In my eagerness to pivot back to an area of my interest after having had a little fun with anti-vaccine cranks, I ignored a paper to which several of my readers referred me over the last few days. Many of them had first become aware of it when everybody’s favorite smugly condescending anti-vaccine crank, Ginger Taylor, started pimping it on her blog. Before that, it apparently popped up on the only anti-vaccine site almost as loony as Age of Autism, namely SaneVax, and it wasn’t long before this paper started making the rounds of the anti-vaccine crankosphere, showing up at Gaia Health, and then just yesterday the anti-vaccine propaganda blog Age of Autism. It was at that point that I decided that I had made a mistake in not taking a look at this article; so I was more than happy to do so. Given that most of the blogs I’ve seen pimping this article include the entire abstract, I think I’ll do the same thing, so that there’s at least a hope that a skeptical word will show up on Google searches for this article or for the author’s name:
Tomljenovic L, Shaw CA.
Neural Dynamics Research Group, Department of Ophthalmology and Visual Sciences, University of British Columbia, 828 W. 10th Ave, Vancouver, BC, Canada V5Z 1L8.
Autism spectrum disorders (ASD) are serious multisystem developmental disorders and an urgent global public health concern. Dysfunctional immunity and impaired brain function are core deficits in ASD. Aluminum (Al), the most commonly used vaccine adjuvant, is a demonstrated neurotoxin and a strong immune stimulator. Hence, adjuvant Al has the potential to induce neuroimmune disorders. When assessing adjuvant toxicity in children, two key points ought to be considered: (i) children should not be viewed as “small adults” as their unique physiology makes them much more vulnerable to toxic insults; and (ii) if exposure to Al from only few vaccines can lead to cognitive impairment and autoimmunity in adults, is it unreasonable to question whether the current pediatric schedules, often containing 18 Al adjuvanted vaccines, are safe for children? By applying Hill’s criteria for establishing causality between exposure and outcome we investigated whether exposure to Al from vaccines could be contributing to the rise in ASD prevalence in the Western world. Our results show that: (i) children from countries with the highest ASD prevalence appear to have the highest exposure to Al from vaccines; (ii) the increase in exposure to Al adjuvants significantly correlates with the increase in ASD prevalence in the United States observed over the last two decades (Pearson r=0.92, p<0.0001); and (iii) a significant correlation exists between the amounts of Al administered to preschool children and the current prevalence of ASD in seven Western countries, particularly at 3-4months of age (Pearson r=0.89-0.94, p=0.0018-0.0248). The application of the Hill's criteria to these data indicates that the correlation between Al in vaccines and ASD may be causal. Because children represent a fraction of the population most at risk for complications following exposure to Al, a more rigorous evaluation of Al adjuvant safety seems warranted.
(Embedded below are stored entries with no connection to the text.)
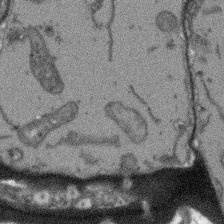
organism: Arabidopsis thaliana
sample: Root tip
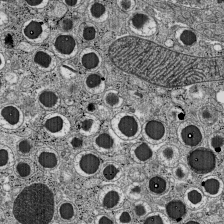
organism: C57BL Mouse
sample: Pancreatic islet
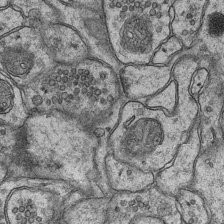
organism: Mouse
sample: CA1 Hippocampus
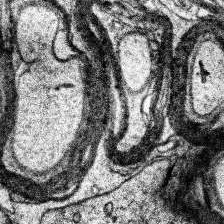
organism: Human
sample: Temporal Lobe
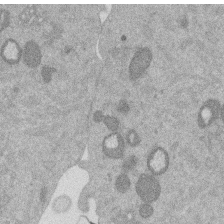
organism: Mouse
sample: Dividing mouse embryo 1 cell stage
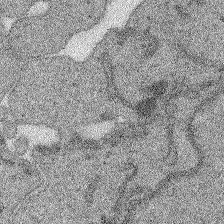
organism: Human
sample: HeLa cells
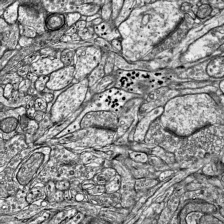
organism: Mouse
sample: Visual Cortex
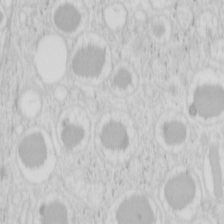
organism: Mouse
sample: Pancreas
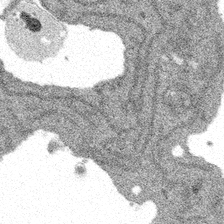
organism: Spongilla lacustris
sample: Multiple
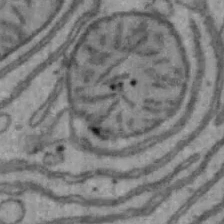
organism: Mouse
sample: Liver
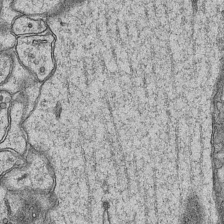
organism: Mouse
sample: CA1 Hippocampus
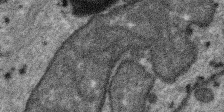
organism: Human
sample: Lung epithelial cells infected with SARS-CoV-2
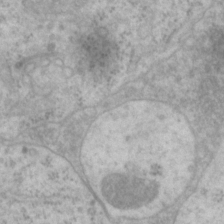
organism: P. pacificus
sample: Pharynx
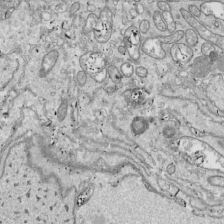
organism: Drosophila
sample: Cell division; meiosis; drosophila spermatocytes
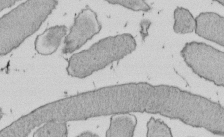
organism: E. coli
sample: Bacterial nucleoid
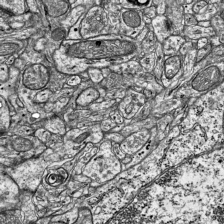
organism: Mouse
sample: Visual Cortex
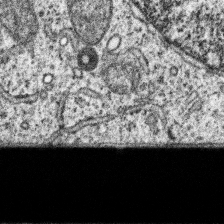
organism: Human
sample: HeLa cells
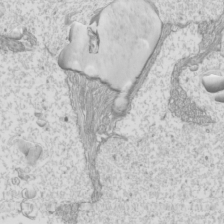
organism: Mouse
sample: Cilia; mouse epididymis
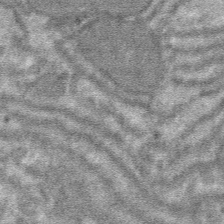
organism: Mouse
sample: Mouse hepatocytes
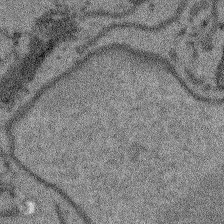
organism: Arabidopsis thaliana
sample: Root tip
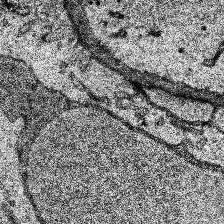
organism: Human
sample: Temporal Lobe
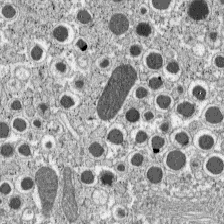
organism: C57BL Mouse
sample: Pancreatic islet
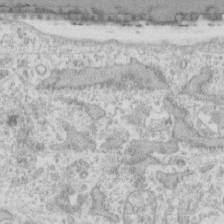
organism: Human
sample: Fibroblast cells
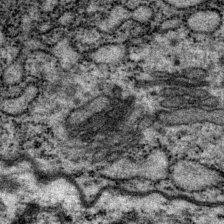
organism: P. pacificus
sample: Pharynx
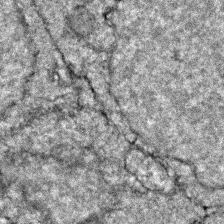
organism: Zebrafish
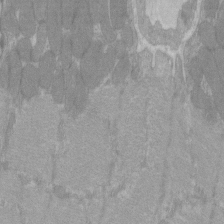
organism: C57BL Mouse
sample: Tibialis anterior muscle cell
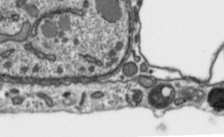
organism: Toxoplasma gondii
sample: Parasites in a vacuole inside a host cell
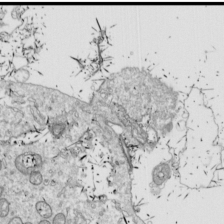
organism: Drosophila
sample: Cell division; meiosis; drosophila spermatocytes
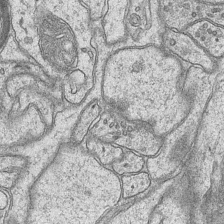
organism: Mouse
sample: CA1 Hippocampus
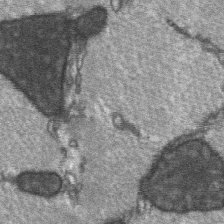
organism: C57BL Mouse
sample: Soleus
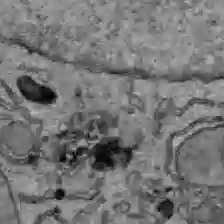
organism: C57BL Mouse
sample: Liver
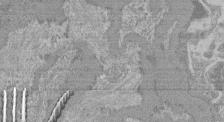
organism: Mouse
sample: Glomerulus
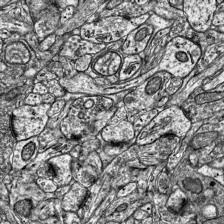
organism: Mouse
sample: Visual Cortex
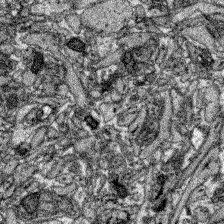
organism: Zebrafish
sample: Larval olfactory bulb
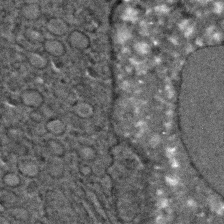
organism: C. elegans
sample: C. elegans embryo
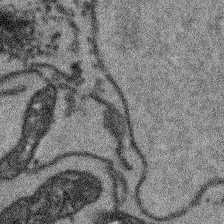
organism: Arabidopsis thaliana
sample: Root tip
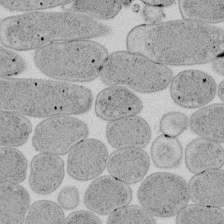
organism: E. coli
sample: Bacterial nucleoid
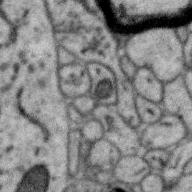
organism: Zebra finch
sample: Brain
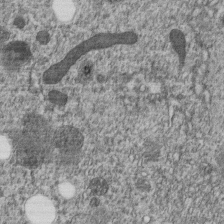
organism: C. elegans
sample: C. elegans embryo early stage
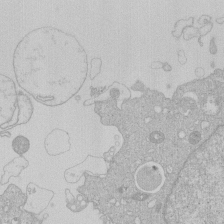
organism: Human
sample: Macrophage cells
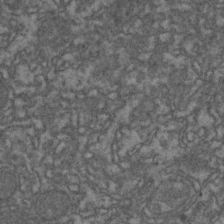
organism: Zebrafish
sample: Zebrafish embryo
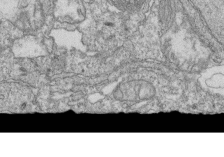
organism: Human
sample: HeLa cell HIV synapse
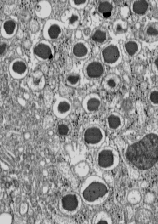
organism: C57BL Mouse
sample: Pancreatic islet
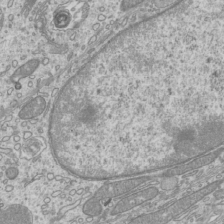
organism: Mouse
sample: Cilia; mouse epididymis
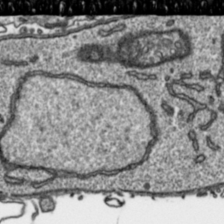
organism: Toxoplasma gondii
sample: Parasites in a vacuole inside a host cell
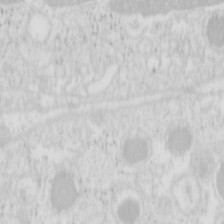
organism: Mouse
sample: Pancreas
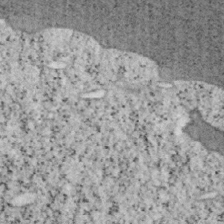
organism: Mouse
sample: OT-I killer T cells with ID8 ovarian cancer cells
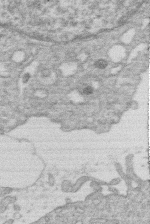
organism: Human
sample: Macrophage cells
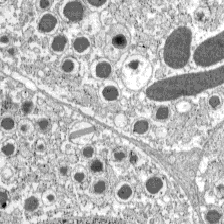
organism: C57BL Mouse
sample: Pancreatic islet
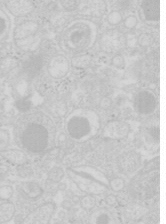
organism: Mouse
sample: Pancreas
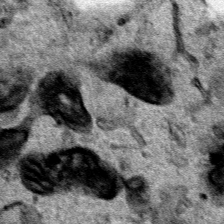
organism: Human
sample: Mitochondria in HCT116 cells
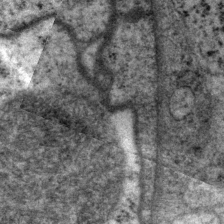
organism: P. pacificus
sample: Pharynx
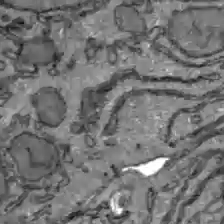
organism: C57BL Mouse
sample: Liver
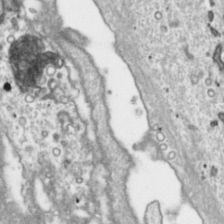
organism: Toxoplasma gondii
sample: Parasites in a vacuole inside a host cell
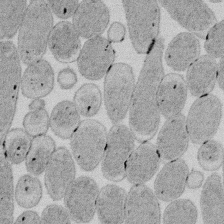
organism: E. coli
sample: Bacterial nucleoid
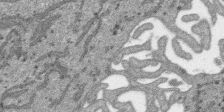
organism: Human
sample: Lung epithelial cells infected with SARS-CoV-2
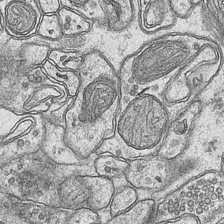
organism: Mouse
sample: CA1 Hippocampus
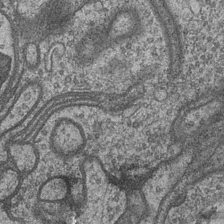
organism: Drosophila
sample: Optic medulla
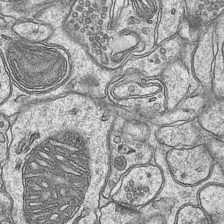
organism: Mouse
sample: CA1 Hippocampus
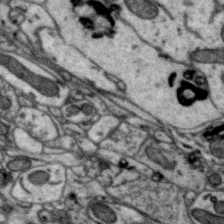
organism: Zebra finch
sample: Brain
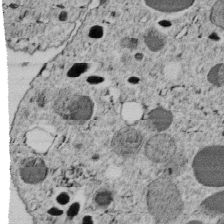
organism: C. elegans
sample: C. elegans embryo early stage
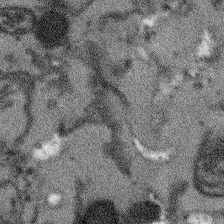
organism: Arabidopsis thaliana
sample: Root tip
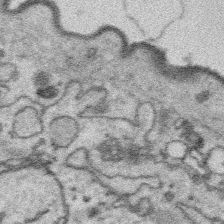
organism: Platynereis dumerilii
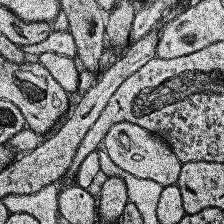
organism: Human
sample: Temporal Lobe
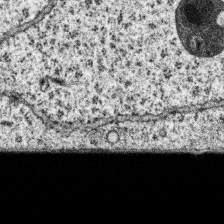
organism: Human
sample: HeLa cells
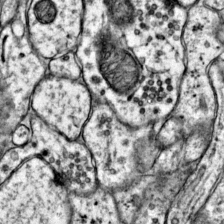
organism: Mouse
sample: Primary visual cortex
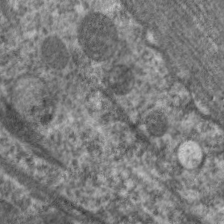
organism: C. elegans
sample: Pharynx
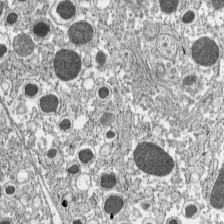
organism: C57BL Mouse
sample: Pancreatic islet
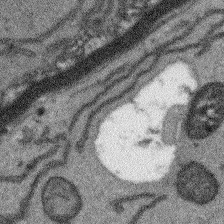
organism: Arabidopsis thaliana
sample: Root tip
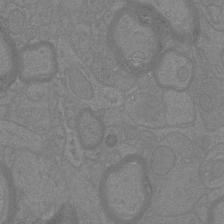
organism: Mouse
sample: Cortical neurons
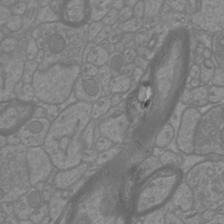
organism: Mouse
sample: Cortical neurons
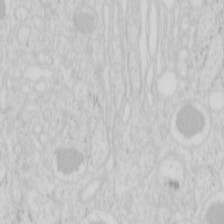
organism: Mouse
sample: Pancreas
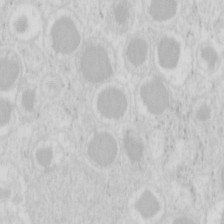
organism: Mouse
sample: Pancreas
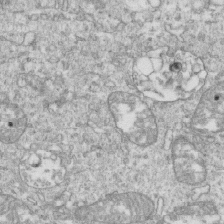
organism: Mouse
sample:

If you want to read the whole article, it’s available as a PDF file on a website called the Office of Medical and Scientific Justice (OMSJ). I thought I knew all the major quackery websites out there, but somehow I had never come across this one before. It appears to be a doozy, posting a glowing review of the anti-vaccine movie whose misinformation and pseudoscience I deconstructed three weeks ago, attacks on Brian Deer for his exposing Andrew Wakefield for the fraud he is, and, in a classic case of crank magnetism, a heapin’ helpin’ of anthropogenic global warming denialism.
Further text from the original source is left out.